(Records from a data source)

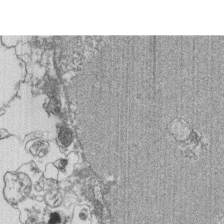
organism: Human
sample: HeLa cell HIV synapse
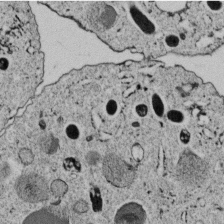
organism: C. elegans
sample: C. elegans embryo early stage
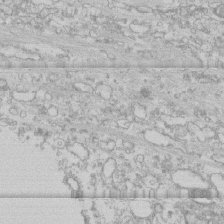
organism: Human
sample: CRL-1474
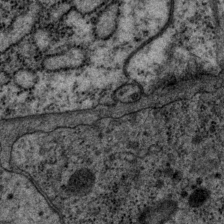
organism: P. pacificus
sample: Pharynx
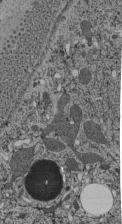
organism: C. elegans
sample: C. elegans pharynx
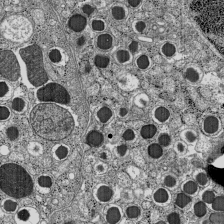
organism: C57BL Mouse
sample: Pancreatic islet
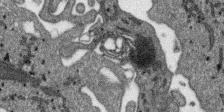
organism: Human
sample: Lung epithelial cells infected with SARS-CoV-2
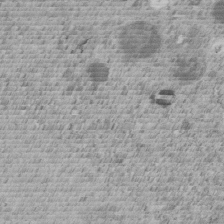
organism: C. elegans
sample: C. elegans embryo early stage
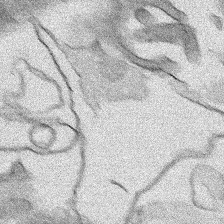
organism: Human
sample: Mitochondria in HCT116 cells
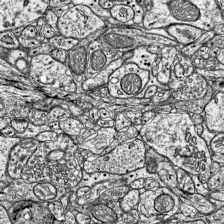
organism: Mouse
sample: Visual Cortex
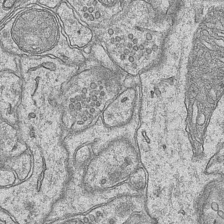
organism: Mouse
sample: CA1 Hippocampus
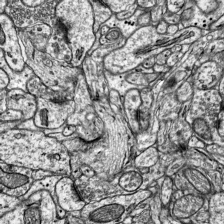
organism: Mouse
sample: Visual Cortex
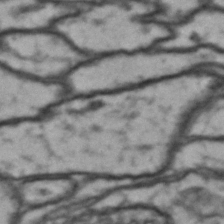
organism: Drosophila
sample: Brain
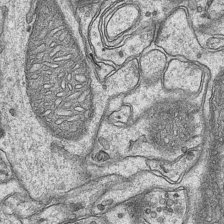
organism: Mouse
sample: CA1 Hippocampus
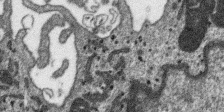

◆ Your goal
Word for word, print out all of the records above; pass over the pictures.

◆ Task response
organism: Human
sample: HeLa cell HIV synapse
organism: C. elegans
sample: C. elegans embryo early stage
organism: Human
sample: CRL-1474
organism: P. pacificus
sample: Pharynx
organism: C. elegans
sample: C. elegans pharynx
organism: C57BL Mouse
sample: Pancreatic islet
organism: Human
sample: Lung epithelial cells infected with SARS-CoV-2
organism: C. elegans
sample: C. elegans embryo early stage
organism: Human
sample: Mitochondria in HCT116 cells
organism: Mouse
sample: Visual Cortex
organism: Mouse
sample: CA1 Hippocampus
organism: Mouse
sample: Visual Cortex
organism: Drosophila
sample: Brain
organism: Mouse
sample: CA1 Hippocampus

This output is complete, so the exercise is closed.